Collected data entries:

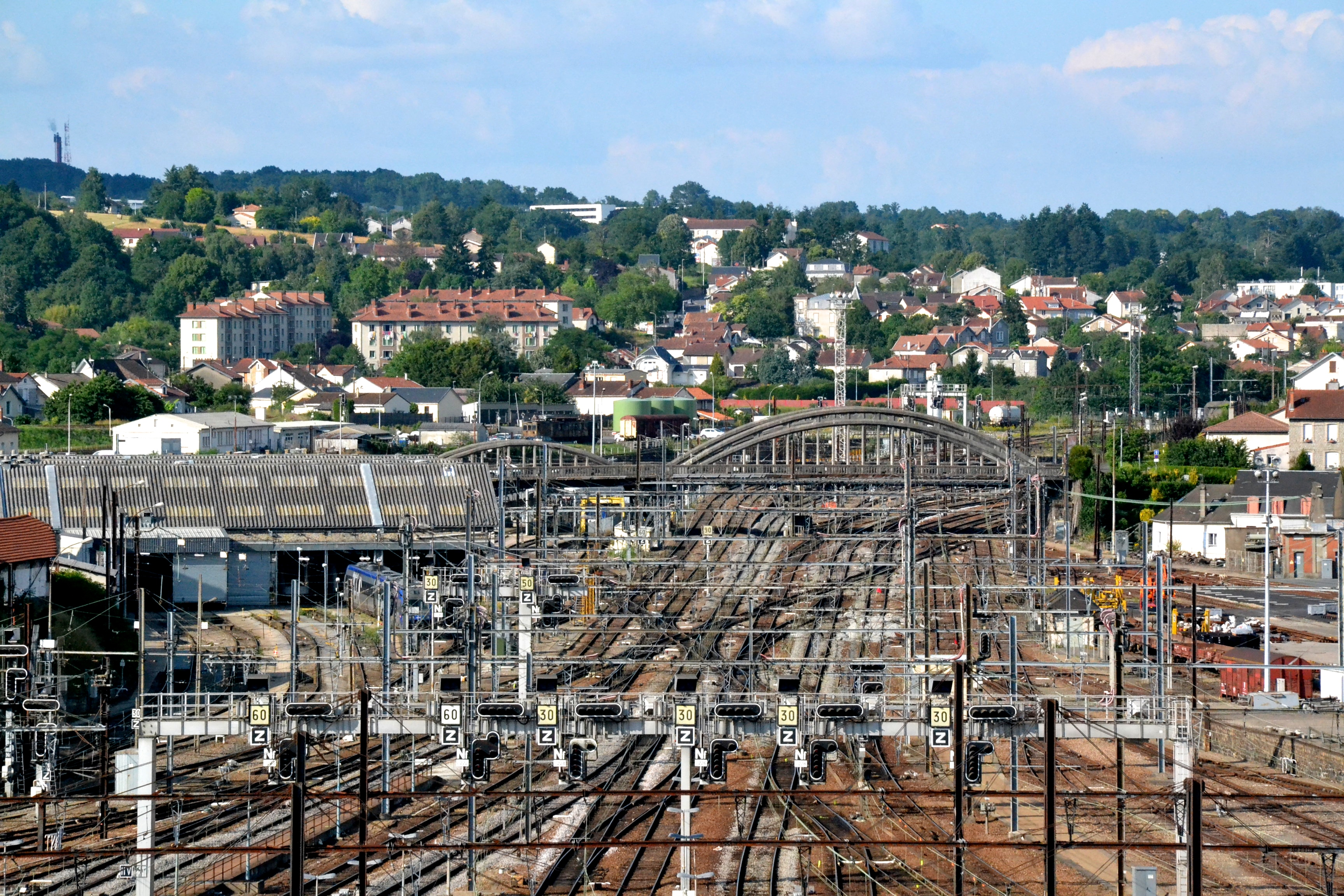 Les voies ferrées depuis la gare de Limoges-Bénédictins, en direction de Paris.
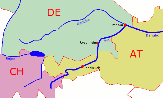 Skiza mapo de rivero Inn
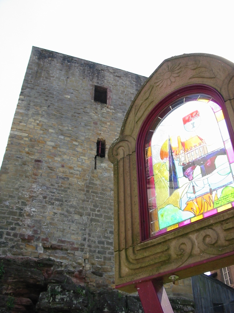 Tour des Voués Construite vers 1305 (territoire de Deneuvre à l'époque) Baccarat (Meurthe-et-Moselle) Photographie personnelle, prise le 4 mai 2006 Copyright © Christian Amet
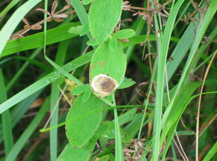 Mine von Ectoedemia septembrella
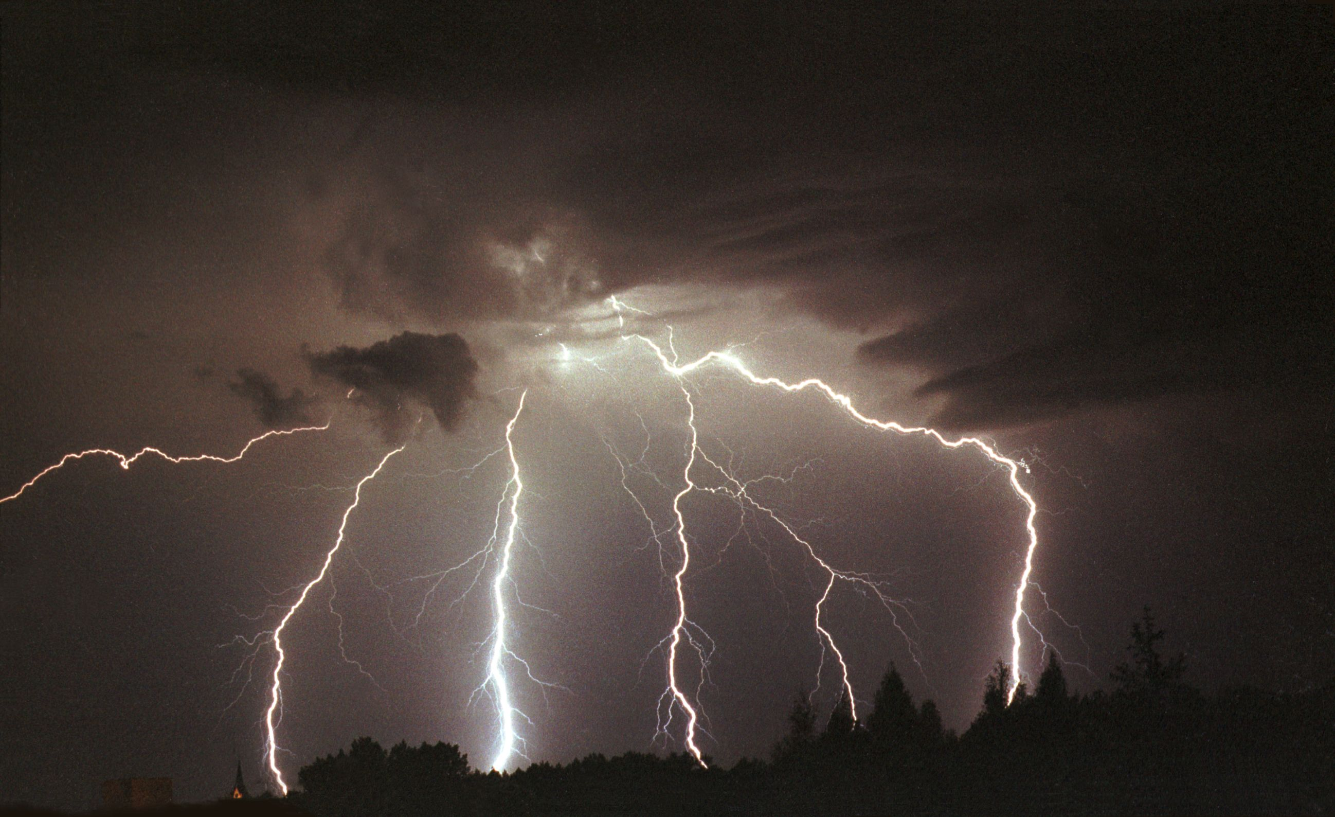 Fotka Pioruna autor-Ziemowit Porębski
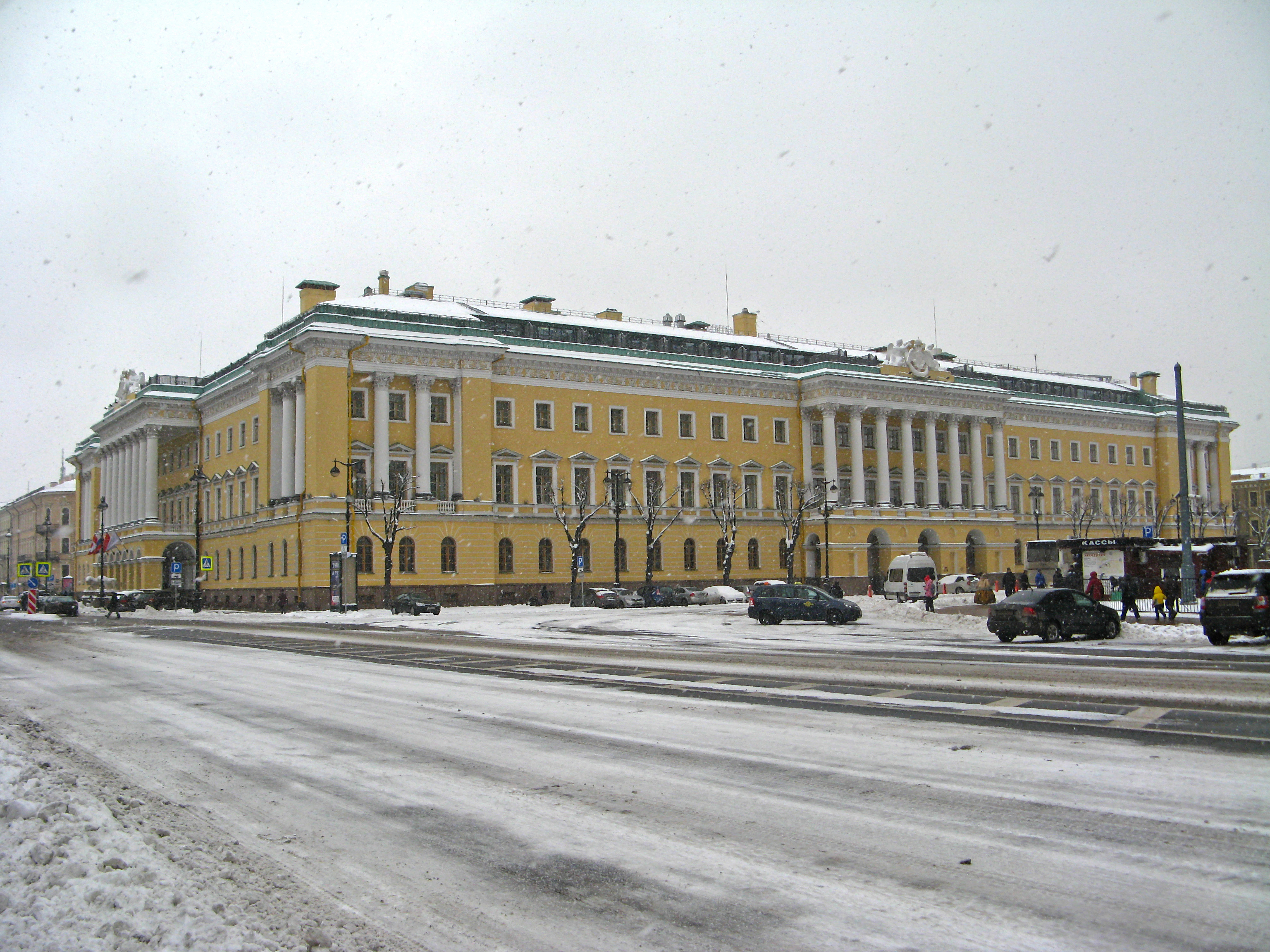 Дом А.Я. Лобанова-Ростовского: Исаакиевская площадь, 2, Адмиралтейский проспект, 12, Вознесенский проспект, 1, Адмиралтейский район, Санкт-Петербург
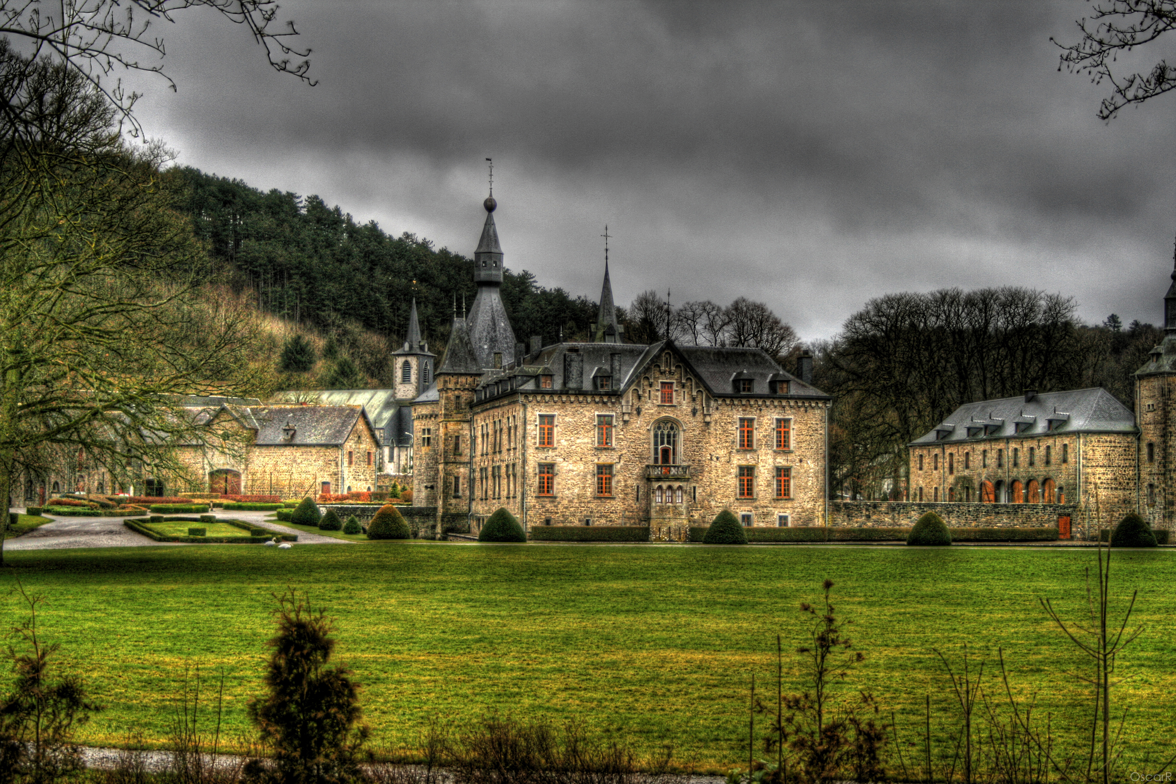 Das Schloss Boussu-en-Fagnes in Couvin
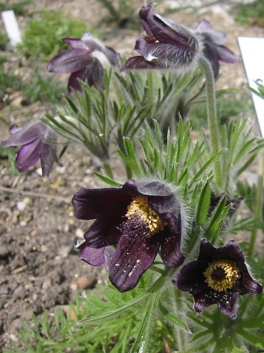 Pulsatilla_pratensis_subsp_nigricans
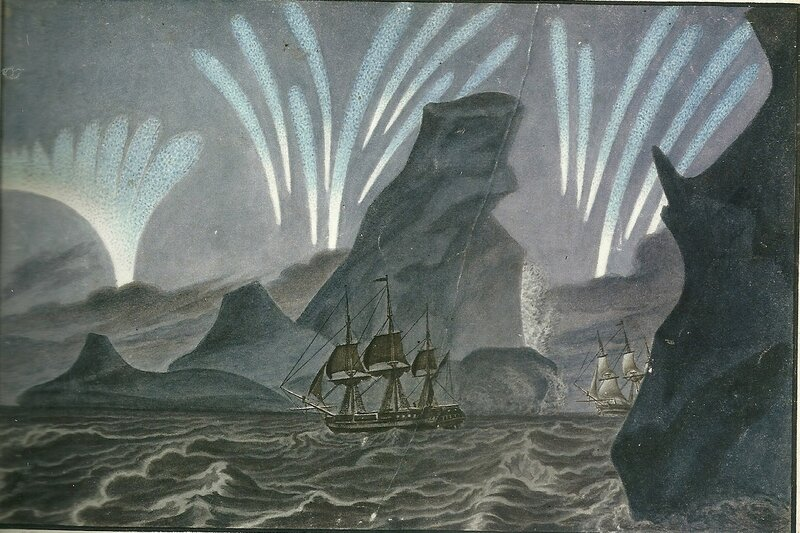 Михайлов Павел Николаевич - Южное сияние

**Problem to work on**
Set down the entries above exactly; no pictures belong in the copy.

**Worked solution**
 Les voies ferrées depuis la gare de Limoges-Bénédictins, en direction de Paris.
 Skiza mapo de rivero Inn
 Tour des Voués Construite vers 1305 (territoire de Deneuvre à l'époque) Baccarat (Meurthe-et-Moselle) Photographie personnelle, prise le 4 mai 2006 Copyright © Christian Amet
 Mine von Ectoedemia septembrella
 Fotka Pioruna autor-Ziemowit Porębski
 Дом А.Я. Лобанова-Ростовского: Исаакиевская площадь, 2, Адмиралтейский проспект, 12, Вознесенский проспект, 1, Адмиралтейский район, Санкт-Петербург
 Das Schloss Boussu-en-Fagnes in Couvin
 Pulsatilla_pratensis_subsp_nigricans
 Михайлов Павел Николаевич - Южное сияние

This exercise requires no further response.